#### [Action item]
From first line to last, copy the listing exactly and omit its pictures.

*** Excerpted data ***

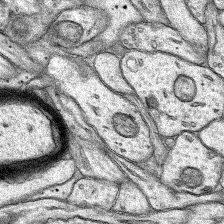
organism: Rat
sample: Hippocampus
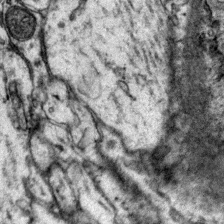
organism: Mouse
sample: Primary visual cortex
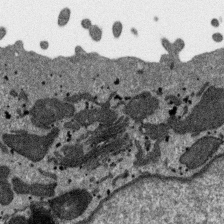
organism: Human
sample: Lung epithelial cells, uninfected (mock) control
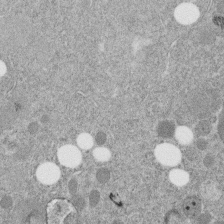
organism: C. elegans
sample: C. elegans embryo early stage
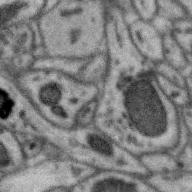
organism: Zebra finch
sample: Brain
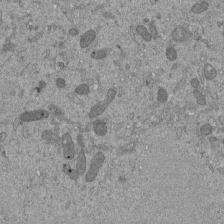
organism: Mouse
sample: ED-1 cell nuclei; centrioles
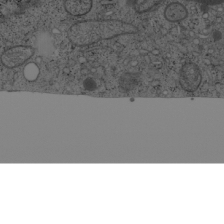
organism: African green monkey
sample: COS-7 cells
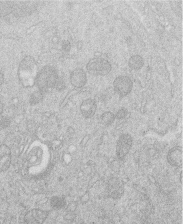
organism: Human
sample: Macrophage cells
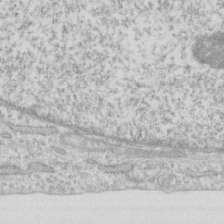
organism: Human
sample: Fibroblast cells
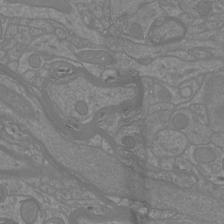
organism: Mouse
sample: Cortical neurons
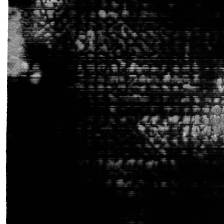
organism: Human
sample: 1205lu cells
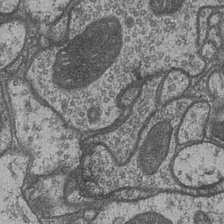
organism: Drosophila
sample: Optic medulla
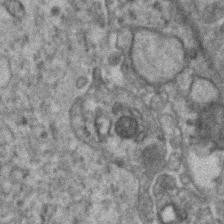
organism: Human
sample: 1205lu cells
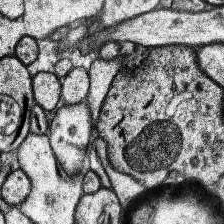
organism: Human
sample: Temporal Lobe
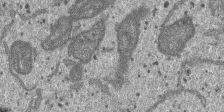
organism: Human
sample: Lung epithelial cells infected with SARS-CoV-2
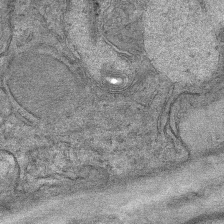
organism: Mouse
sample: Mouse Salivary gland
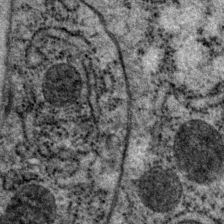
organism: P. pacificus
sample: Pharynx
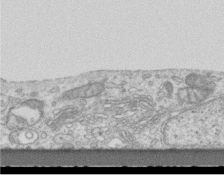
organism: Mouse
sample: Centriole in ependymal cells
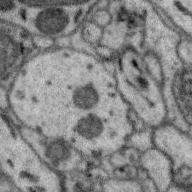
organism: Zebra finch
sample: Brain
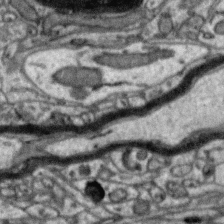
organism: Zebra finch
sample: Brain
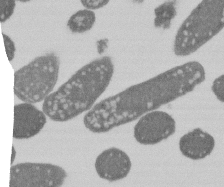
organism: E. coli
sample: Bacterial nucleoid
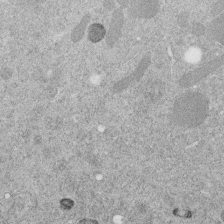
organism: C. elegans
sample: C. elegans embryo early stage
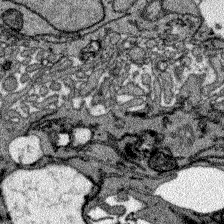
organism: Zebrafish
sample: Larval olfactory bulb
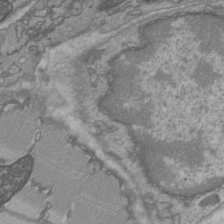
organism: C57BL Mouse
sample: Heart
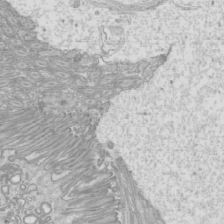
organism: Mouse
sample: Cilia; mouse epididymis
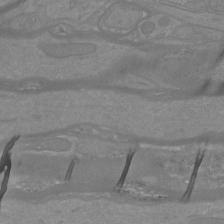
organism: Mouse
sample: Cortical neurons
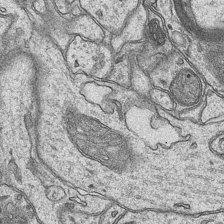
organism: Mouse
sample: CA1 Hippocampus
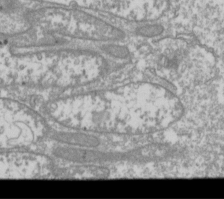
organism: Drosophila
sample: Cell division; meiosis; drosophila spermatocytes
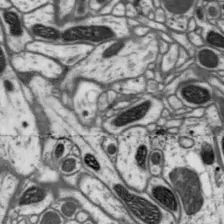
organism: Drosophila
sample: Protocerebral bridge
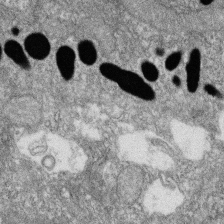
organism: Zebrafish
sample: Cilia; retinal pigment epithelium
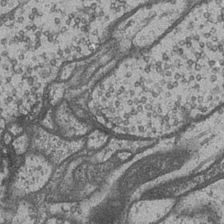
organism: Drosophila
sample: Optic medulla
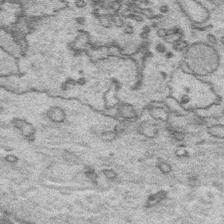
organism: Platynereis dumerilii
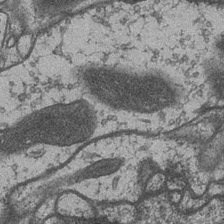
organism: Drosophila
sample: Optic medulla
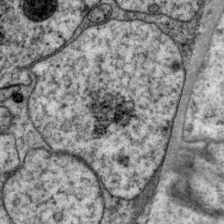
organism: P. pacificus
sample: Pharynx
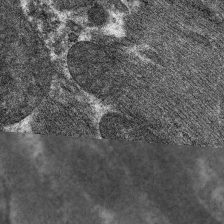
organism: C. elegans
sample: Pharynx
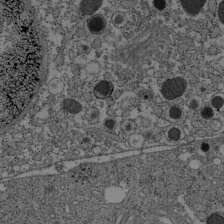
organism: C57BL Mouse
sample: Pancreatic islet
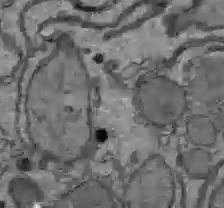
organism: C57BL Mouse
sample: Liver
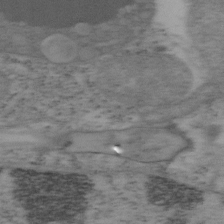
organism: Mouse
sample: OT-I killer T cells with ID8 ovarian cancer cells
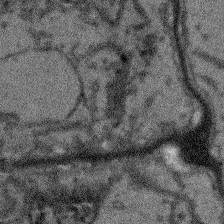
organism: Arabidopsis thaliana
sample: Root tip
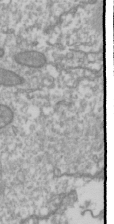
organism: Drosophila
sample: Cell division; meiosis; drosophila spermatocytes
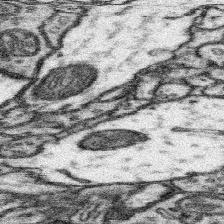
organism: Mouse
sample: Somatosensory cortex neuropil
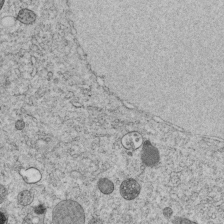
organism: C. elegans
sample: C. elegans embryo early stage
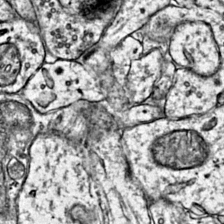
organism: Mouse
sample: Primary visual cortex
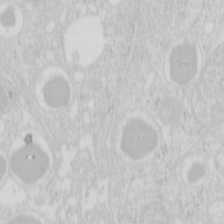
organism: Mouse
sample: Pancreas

*** End of Excerpted data ***

#### [Exercise answer]
organism: Rat
sample: Hippocampus
organism: Mouse
sample: Primary visual cortex
organism: Human
sample: Lung epithelial cells, uninfected (mock) control
organism: C. elegans
sample: C. elegans embryo early stage
organism: Zebra finch
sample: Brain
organism: Mouse
sample: ED-1 cell nuclei; centrioles
organism: African green monkey
sample: COS-7 cells
organism: Human
sample: Macrophage cells
organism: Human
sample: Fibroblast cells
organism: Mouse
sample: Cortical neurons
organism: Human
sample: 1205lu cells
organism: Drosophila
sample: Optic medulla
organism: Human
sample: 1205lu cells
organism: Human
sample: Temporal Lobe
organism: Human
sample: Lung epithelial cells infected with SARS-CoV-2
organism: Mouse
sample: Mouse Salivary gland
organism: P. pacificus
sample: Pharynx
organism: Mouse
sample: Centriole in ependymal cells
organism: Zebra finch
sample: Brain
organism: Zebra finch
sample: Brain
organism: E. coli
sample: Bacterial nucleoid
organism: C. elegans
sample: C. elegans embryo early stage
organism: Zebrafish
sample: Larval olfactory bulb
organism: C57BL Mouse
sample: Heart
organism: Mouse
sample: Cilia; mouse epididymis
organism: Mouse
sample: Cortical neurons
organism: Mouse
sample: CA1 Hippocampus
organism: Drosophila
sample: Cell division; meiosis; drosophila spermatocytes
organism: Drosophila
sample: Protocerebral bridge
organism: Zebrafish
sample: Cilia; retinal pigment epithelium
organism: Drosophila
sample: Optic medulla
organism: Platynereis dumerilii
organism: Drosophila
sample: Optic medulla
organism: P. pacificus
sample: Pharynx
organism: C. elegans
sample: Pharynx
organism: C57BL Mouse
sample: Pancreatic islet
organism: C57BL Mouse
sample: Liver
organism: Mouse
sample: OT-I killer T cells with ID8 ovarian cancer cells
organism: Arabidopsis thaliana
sample: Root tip
organism: Drosophila
sample: Cell division; meiosis; drosophila spermatocytes
organism: Mouse
sample: Somatosensory cortex neuropil
organism: C. elegans
sample: C. elegans embryo early stage
organism: Mouse
sample: Primary visual cortex
organism: Mouse
sample: Pancreas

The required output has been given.